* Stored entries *
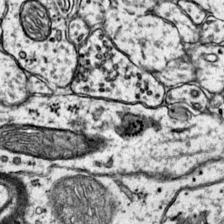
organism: Mouse
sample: Primary visual cortex
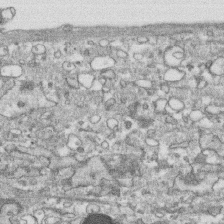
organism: Human
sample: CRL-1474
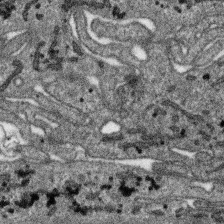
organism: Human
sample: Lung epithelial cells infected with SARS-CoV-2
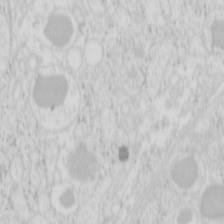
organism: Mouse
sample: Pancreas
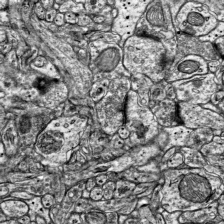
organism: Mouse
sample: Visual Cortex
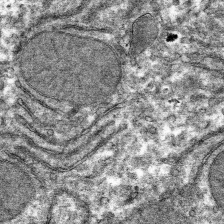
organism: Mouse
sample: Mouse hepatocytes
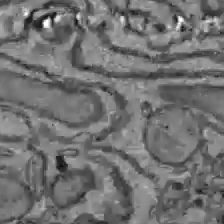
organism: C57BL Mouse
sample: Liver
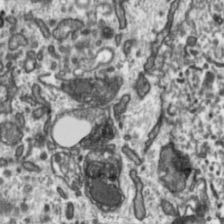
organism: Toxoplasma gondii
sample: Parasites in a vacuole inside a host cell
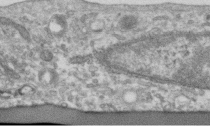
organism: Human
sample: Centriole in RPE cells
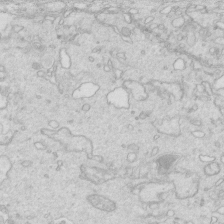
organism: Mouse
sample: Multiciliated cells
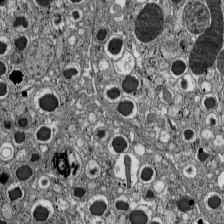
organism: C57BL Mouse
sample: Pancreatic islet
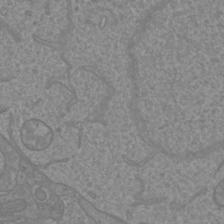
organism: Mouse
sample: Cortical neurons
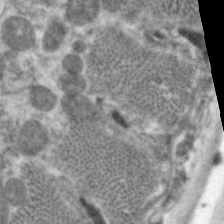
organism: C. elegans
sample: Pharynx
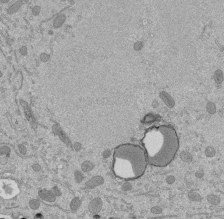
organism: Mouse
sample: ED-1 cell nuclei; centrioles
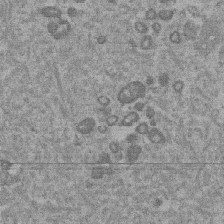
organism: Mouse
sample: Dividing mouse embryo 1 cell stage
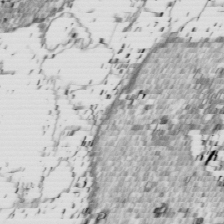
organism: Drosophila
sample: Cell division; meiosis; drosophila spermatocytes
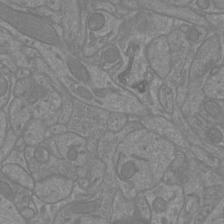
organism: Mouse
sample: Cortical neurons
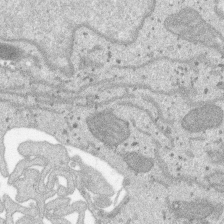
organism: Human
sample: Lung epithelial cells infected with SARS-CoV-2
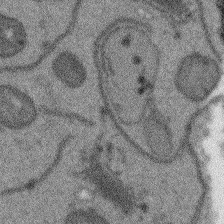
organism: Arabidopsis thaliana
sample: Root tip
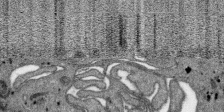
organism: Human
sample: Lung epithelial cells, uninfected (mock) control
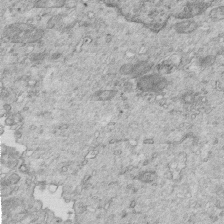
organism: Mouse
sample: Multiciliated cells
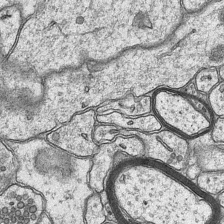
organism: Mouse
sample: CA1 Hippocampus
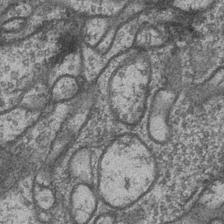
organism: Drosophila
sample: Optic medulla
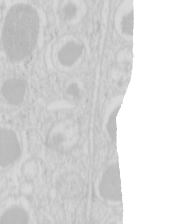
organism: Mouse
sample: Pancreas
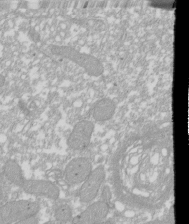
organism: Xenopus
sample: Cilia; centrioles in frog embryo cells
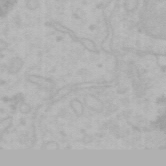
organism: Mouse
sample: Choroid plexus
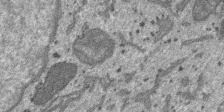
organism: Human
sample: Lung epithelial cells infected with SARS-CoV-2
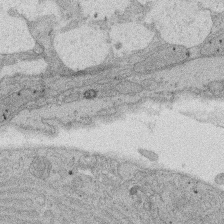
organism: Rat
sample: Salivary granule
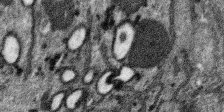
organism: Human
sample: Lung epithelial cells infected with SARS-CoV-2
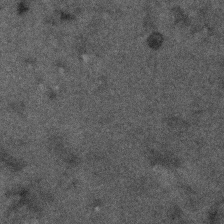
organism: Human
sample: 1205lu cells
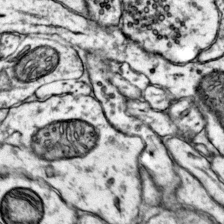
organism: Mouse
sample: Primary visual cortex
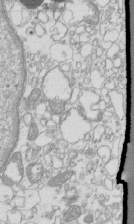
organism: Mouse
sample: Macrophages
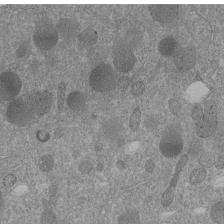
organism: C. elegans
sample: C. elegans embryo early stage
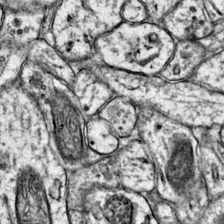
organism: Mouse
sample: Primary visual cortex
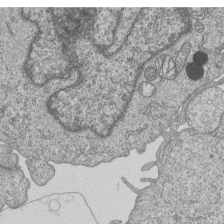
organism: Human
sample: MDA-MB-231 cells
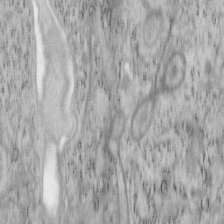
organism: Human
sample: HeLa cells
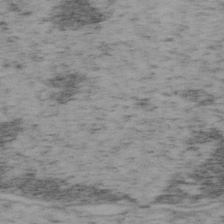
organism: Mouse
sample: OT-I killer T cells with ID8 ovarian cancer cells
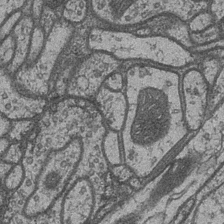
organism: Drosophila
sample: Optic medulla
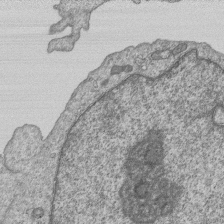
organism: Human
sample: MDA-MB-231 cells
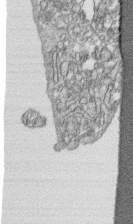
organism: Human
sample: CRL-1474
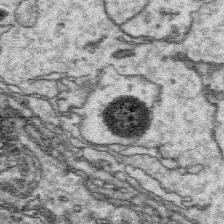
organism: Platynereis dumerilii
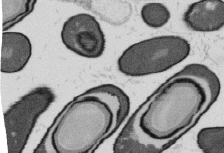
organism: B. subtilis
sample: Bacterial spore

* Problem requirements *
The lines needed run from the first line of the records through the line containing "sample: Centriole in RPE cells", both included. Restate them word for word, without pictures.

* Finished task *
organism: Mouse
sample: Primary visual cortex
organism: Human
sample: CRL-1474
organism: Human
sample: Lung epithelial cells infected with SARS-CoV-2
organism: Mouse
sample: Pancreas
organism: Mouse
sample: Visual Cortex
organism: Mouse
sample: Mouse hepatocytes
organism: C57BL Mouse
sample: Liver
organism: Toxoplasma gondii
sample: Parasites in a vacuole inside a host cell
organism: Human
sample: Centriole in RPE cells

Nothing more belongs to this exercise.